Monday, April 13, 2015

Anne Frank House

After searching for tickets a couple weeks before our trip and finding that there were 'No tickets available' to the Anne Frank House for the rest of April, but also after learning that more tickets regularly become available for the 'day of' or next couple days, I knew I might eventually find myself in a situation where I was frantically and/or obsessively reloading the ticket page to find tickets.

Yes, that day came when we were on the ferry from Harwich to the Hook of Holland. The wifi was just existent enough for me to see that more tickets became available for that day and the next 2 days, but so unbelievably slow that I was never able to purchase tickets. After 7 hours of trying, I almost gave up on the idea of getting them at all and decided I would just have to come back to Amsterdam.

It was really important to me to see this historical location.

2 days later, I was able to purchase 2 tickets for that evening from my phone while we were walking around Amsterdam. I was so relieved. I don't know....how can you enjoy all of Amsterdam without stopping to honor the horrific experience and incredible spirit of Anne Frank?

During what felt like a solid day of agony trying to get the tickets, I sort of stopped to think why this was so important to me. Memories of my childhood came flooding back.....to when I learned about Anne Frank, and built a model house with all the furniture for school. I don't know what grade it was; so many of the unimportant details are fuzzy. But some of the emotions I felt learning about her incredible experience definitely stuck with me. I have to say as an adult who has witnessed even more evil in the world since, her experience was no less tragic to think about or relive as I walked through the house. To be walking through the secret annex where they hid from evil for so many years was just so powerful.

My heart sank. Some tears fell. This was one of the quotes in the first room we walked through.



 "The time will come when we'll be people again....."

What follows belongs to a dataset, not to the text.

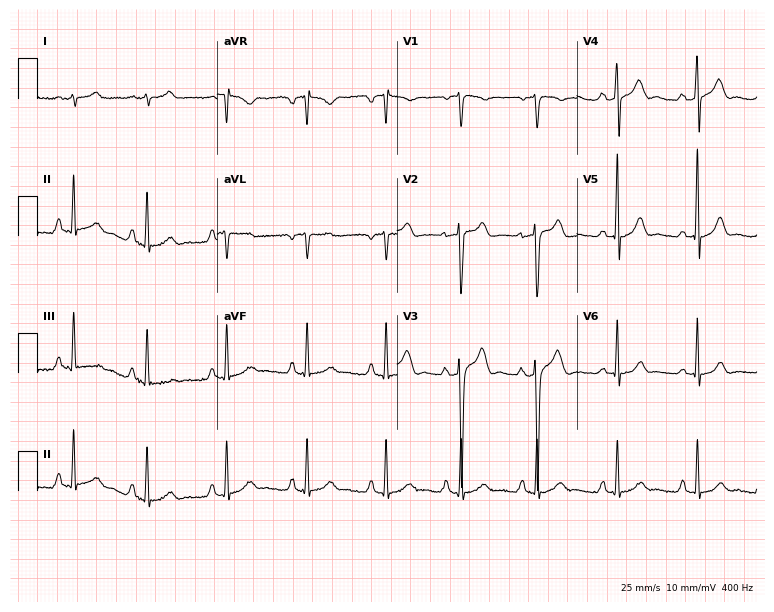
12-lead ECG (7.3-second recording at 400 Hz) from a male, 45 years old. Labelled as a normal ECG.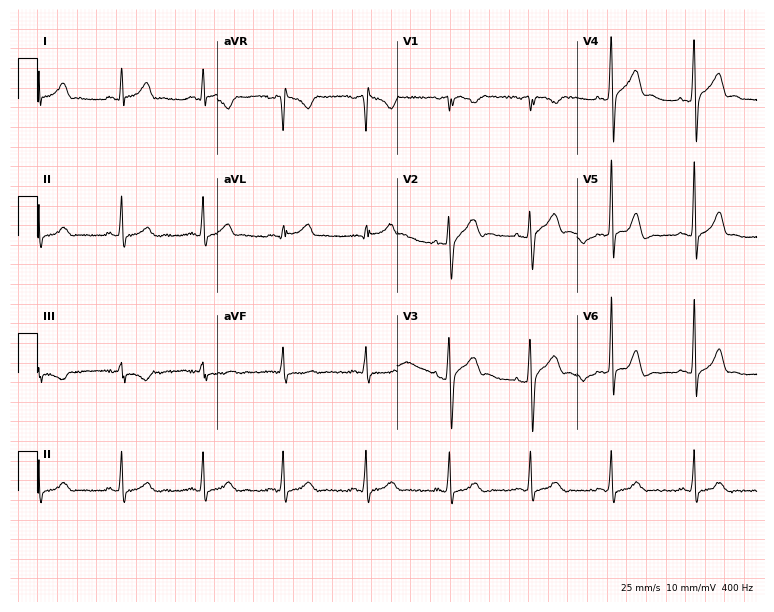
Standard 12-lead ECG recorded from a man, 23 years old. Read as a normal ECG.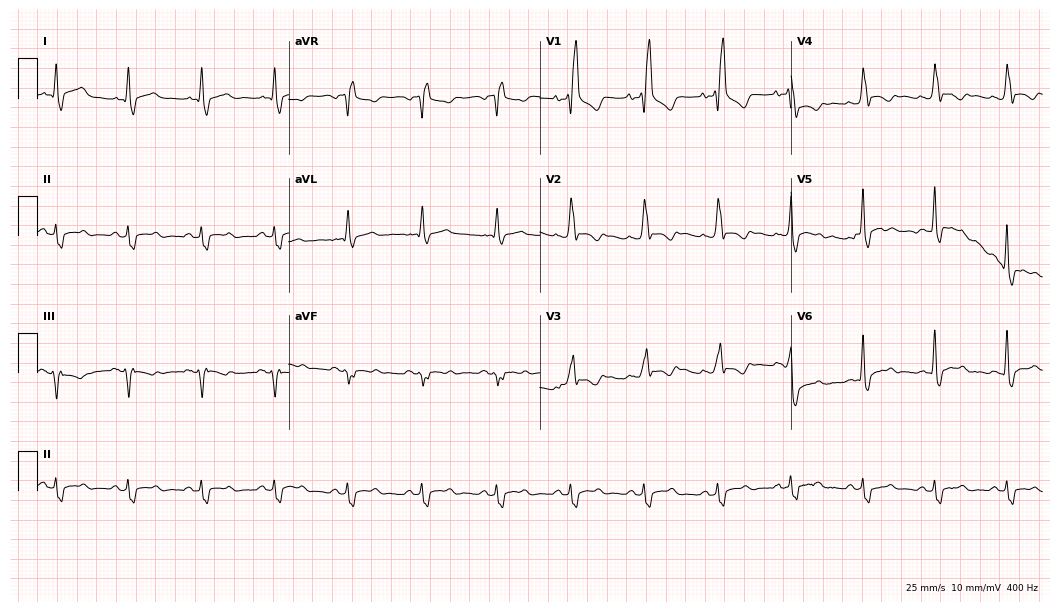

Incredible. Incredible that the Jews were in the situation that they were; that she recognized the injustice at her age, and that she believed in a better way of life & was brave enough to write about it. Writing can be so powerful, for the reader and, I would argue, even more so for the writer. As I went through the museum and learned about the role that writing played in her life, I could really relate.

Her father, after reading her diary (after her death)- 
"....and my conclusion is, as I had been in very very good terms with Anna, is that most parents don't know really, their children."

My heart broke for Anne and her father when I heard this. You can spill on to paper what you just can't put into words for even those closest people in your life. I know this.  

During the darkest times, she shared her deepest and darkest feelings in her diary, that she planned on eventually turning into a book. Writing kept her from going crazy, when all she wanted to do was sing and dance and enjoy the outdoors.  

The tulips are beautiful. The canals are gorgeous. The cheese is delicious. The trip was amazing. But Anne Frank really kept things in perspective.

Sometimes I feel like I'm participating in one big 3-year travel competition while living here. It's easy to start feeling like you "aren't doing enough" compared to others, because everyone's travels are always in your face, quite frankly. While we love to travel and would like to see as much as possible, I try to always be mindful of how fortunate we are to get to do the things we do and see the places we see. There will always be more. 'More' is not a good measuring stick.

Going through the Anne Frank House is just one of those experiences that makes you truly appreciate freedom & all of the joy we get to experience every day, no matter where we live or how much or little we travel. Just getting tickets for the experience made me feel more at ease for the rest of the trip and made me stop worrying about what we were going to see and do, because what could be more significant? I felt so fortunate just to be there.

Anne Frank, your spirit certainly lives on. You are amazing!